Feature

Fargo’s Pit Unveiled

A Longhorn in Aggie Country

by Daniel Vaughn · January 10, 2014
Fargos Pit 02

Alan Caldwell, the pitmaster at Fargo’s Pit BBQ in Bryan, has been making great barbecue for fourteen years. And for all of those fourteen years, he has denied people access to his pit room. When he denied my first request to take a look at his pit, in 2010, he told me no. I didn’t believe him, but he was adamant, which shocked me. Ninety-nine out of a hundred barbecue purveyors that I have spoken with are more than happy to show off their pits. It is a point of pride for them. Caldwell, on the other hand, never relented. This led to some minor frustration for me, but I let it slide.

I was again rebuffed two years later. I told him I wanted to squash rumors that he was using gas, but Caldwell looked at me stone-faced and said no again, while assuring me that they weren’t using gas. “It’s all wood back there,” he said. He just wasn’t ready to show anyone the pit. I was puzzled, but that was good enough for me. You might think me naïve or gullible, but I believed him. That doesn’t mean I didn’t keep asking to see it.

Fargos Pit 01

Was a gasser responsible for this beautiful bark?

Another barbecue blogger tried to get in the pit room in 2012. It didn’t go well. A commenter offered this:

My experience with bbq joints that refuse to show their pits is they’re cooking with gas, Southern Prides, Old Hickory’s, Cookshacks…

I might agree with him, but it’s hard to say, given the fact that I’ve encountered so few pitmasters (maybe three out of hundreds) unwilling to give up the goods.

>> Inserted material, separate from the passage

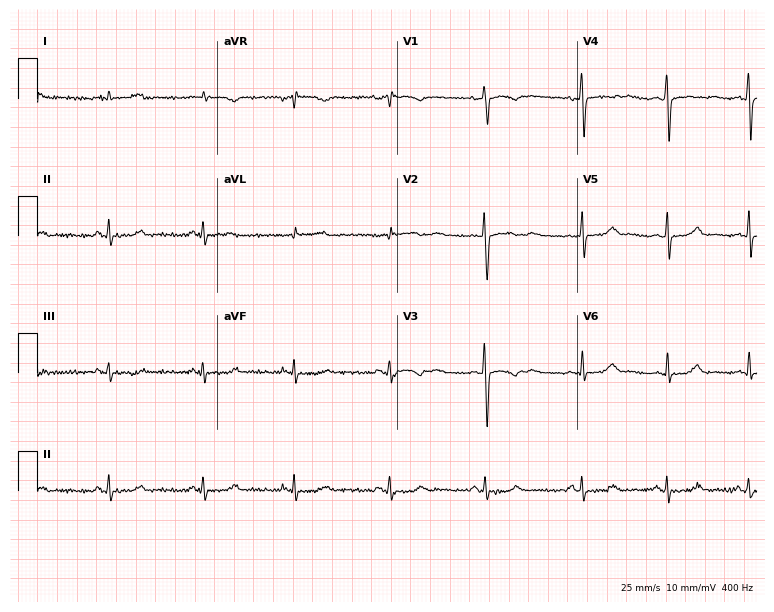
Standard 12-lead ECG recorded from a 25-year-old female. None of these six findings is recorded: first-degree AV block, right bundle branch block, left bundle branch block, sinus bradycardia, atrial fibrillation, sinus tachycardia.

There was more deep speculation early last year. Brisketman was angry about being denied a pit tour. He wrote “If I were going to guess, I’d say that Fargo’s probably uses a gas smoker.” Even that suspicion was called into question:

I even opined with (unfounded) authority back in June:

It was starting to get silly, but Caldwell just wouldn’t budge. It seemed to me he could make it so much easier on himself if he just opened the door. It’s not like it kept me up at night, but I did wonder what he was hiding. So I asked him about it again during a July interview. He blurted out “It has a big longhorn welded onto the front of it.” Then quickly added “That is OFF the record.” To understand why that is an issue, let me offer a little context.

Fargos Pit 06

Just wood and fire

Fargo’s was in business for ten years before they started getting any sort of praise for their barbecue. They weren’t located in some secluded, sleepy town, but in Bryan, a sister city of College Station. Texas A&M in College Station has a student population of over 53,000, most of which are rabid supporters of Aggie sports. They love the Aggies just slightly more than they hate the University of Texas Longhorns. Fargo’s was just starting to get some traction with the locals when us bloggers started asking questions. The last thing Caldwell needed was to lose local support over a pit that resembled the logo of the rivals. It’s not like it was a gift from Mack Brown. The pit adornment wasn’t even designed as an homage to those Longhorns. Caldwell just thought a pit that looked like a bull was pretty cool. All it was missing was a set of truck nuts. Still, he didn’t want to risk losing the success he had just started to taste.

Fargos Pit 03

Pit #1

Fargos Pit 04

Pit #2

When Caldwell gave me a tour of the pits yesterday he seemed relieved to have his secret revealed. The doubters could now retreat. Two other offset pits were doing the bulk of the work for now until he enlarges the pit room. His trusty old brick pit, which oddly enough is mounted on a trailer, was gone for repairs. As we stood staring at that smoker, the silence was broken with Caldwell’s nervous laughter. I assured him that the locals wouldn’t be so fickle as to abandon him because of a pit with the head of a roping dummy. Please don’t prove me wrong.

Comments

  • Brisket Man

    All that fuss over a bull pit. Without “truck nuts” (that one gave me a laugh).

    Thank God I was wrong and that you finally helped Fargo’s hear the voice of reason.

  • smokinronnie

    awesome.

  • Jackasic

    We aren’t that myopic here, people would go if he had a Mac Brown shrine in there.

  • Jacob Taylor

    Still doesn’t explain what witch doctor voodoo he’s using to get those ribs to taste like they do

  • Walter Robinson

    I can assure you this Aggie will still eat at Fargo’s whenever I make it into town.

    But if he wanted to really use it for positive publicity he should saw the horns off. :)

  • Frgoman

    Now if he’d just stop saucing his rib tips on Tuesdays and Saturdays it would be heaven.

  • superphly

    Yet folks in that backward ass town still insist on eating at C&J’s or Dickey’s…

  • Doug Zedler

    I agree with Walter Robinson. The horns aren’t really long enough to consider it a longhorn, but he could turn it into a marketing asset by sawing the horns off. Aggies buy UT logo stickers, detach the horns, and put ‘em on their trucks all the time.